If a person entitled to compensation enters into a third-party settlement for an amount less than the compensation due under LHWCA, then he or she is required to seek the employer’s written approval of the settlement or risk forfeiture of the right to benefits. See Section 33(g) of the Act, 33 U.S.C. § 933(g).3 The purpose of § 33(g) is “to protect the employer against the employee’s entering an inordinately low settlement, which would deprive the employer of a proper set-off under section 33(f).” Cretan, 1 F.3d at 846.

It therefore becomes important to understand the interrelationship between subsections (f) and (g) of 33 U.S.C. § 933. Both subsections (f) and (g) begin with identical language-namely, “[i]f the person entitled to compensation”-which attaches a condition precedent to the operation of each subsection. If the person is not a statutory “person entitled to compensation” under § 33 of the Act, then subsections (f) and (g) do not apply. However, if the person is a “person entitled to compensation” under the Act, then subsections (f) and (g) operate to protect the employer from the person entering into an inordinately low settlement with a third party, see 33 U.S.C. § 933(g), and require the employer to pay only the excess of statutory compensation over the net amount recovered against such third parties, see 33 U.S.C. § 933(f).

The key question for decision here is whether we should give the same interpretation to the phrase “person entitled to compensation” in § 33(f) as did the Supreme Court when it interpreted the same language in § 33(g) in Ingalls Shipbuilding, Inc. v. Director, OWCP [Yates], 519 U.S. 248, 117 S.Ct. 796, 136 L.Ed.2d 736 (1997). In Yates, the Court held that “before an injured worker’s death, the worker’s spouse is not a ‘person entitled to compensation’ for death benefits within the meaning of LHWCA § 33(g), and does not forfeit the right to collect death benefits under the Act for failure to obtain the worker’s employer’s approval of settlements entered into before the worker’s death.” 519 U.S. at 261-262, 117 S.Ct. 796.

The majority of the Board refused to extend the Court’s interpretation of the language “person entitled to compensation” to identical language in § 33(f); one Board member dissented, concluding that Mrs.
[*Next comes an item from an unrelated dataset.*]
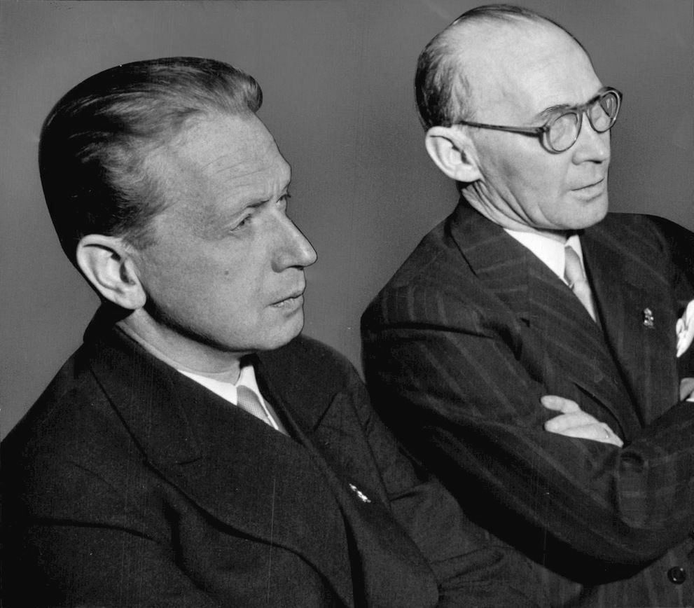 Stadsrådet Dag Hammarskjöld och landshövding Ragnar Casparsson på Arosmässan i Västerås.
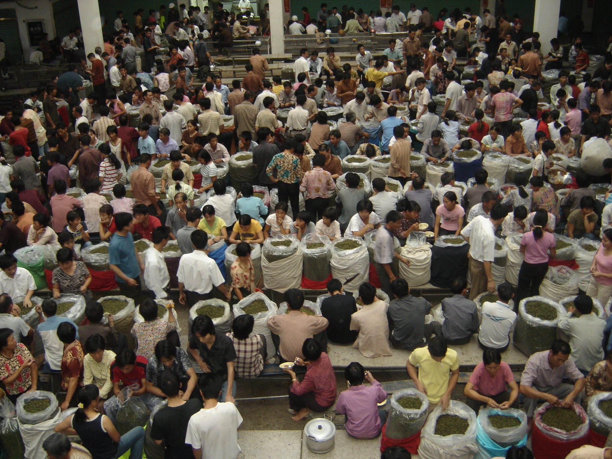 茶都趕早市的茶農

Taylor was not a “person entitled to compensation” under § 33(f) when she joined the settlement agreements with third parties because her husband was still alive. Petitioner contends that the majority’s decision was error, and she urges us to accept the dissenting Board member’s rationale and, therefore, to extend the Court’s interpretation of the phrase “person entitled to compensation” in § 33(g) to [1238]*1238the credit provision in § 33(f)- The issue is squarely joined and we must meet this question of statutory construction.

The administrative law judge had subject-matter jurisdiction pursuant to 33 U.S.C. § 919(d). The Benefits Review Board had jurisdiction under 33 U.S.C. § 921(b)(3). We have jurisdiction over final Benefits Review Board orders pursuant to 33 U.S.C. § 921(c). Petitioner timely filed her petition for review of the Board’s decision. 33 U.S.C. § 921(c).

The Board’s decisions in LHWCA cases are reviewed for errors of law and adherence to the substantial evidence standard. Duhagon v. Metropolitan Stevedore Co., 169 F.3d 615, 618 (9th Cir. 1999). No special deference is owed to the Board’s interpretation of the Act. Port of Portland v. Director, OWCP, 932 F.2d 836, 838 (9th Cir.1991). Nevertheless, we give considerable weight to the construction of the Act urged by the OWCP Director, who is charged with its administration. Sproull v. Director, OWCP, 86 F.3d 895, 898 (9th Cir.1996).

I.

Mrs. Taylor, the Petitioner, filed claims for death benefits under California state workers’ compensation law and LHWCA after her husband died of lung cancer, a condition that resulted from Mr. Taylor’s exposure to asbestos while he worked as a shipfitter at two shipyards in the 1950s. The Benefits Review Board concluded that Plant Shipyards, the last responsible employer, was liable to Mrs. Taylor for death benefits, but that Plant was entitled to offset its liability under § 33(f) of the Act for amounts Mrs. Taylor recovered in third-party tort settlements entered into prior to her husband’s death. Mrs.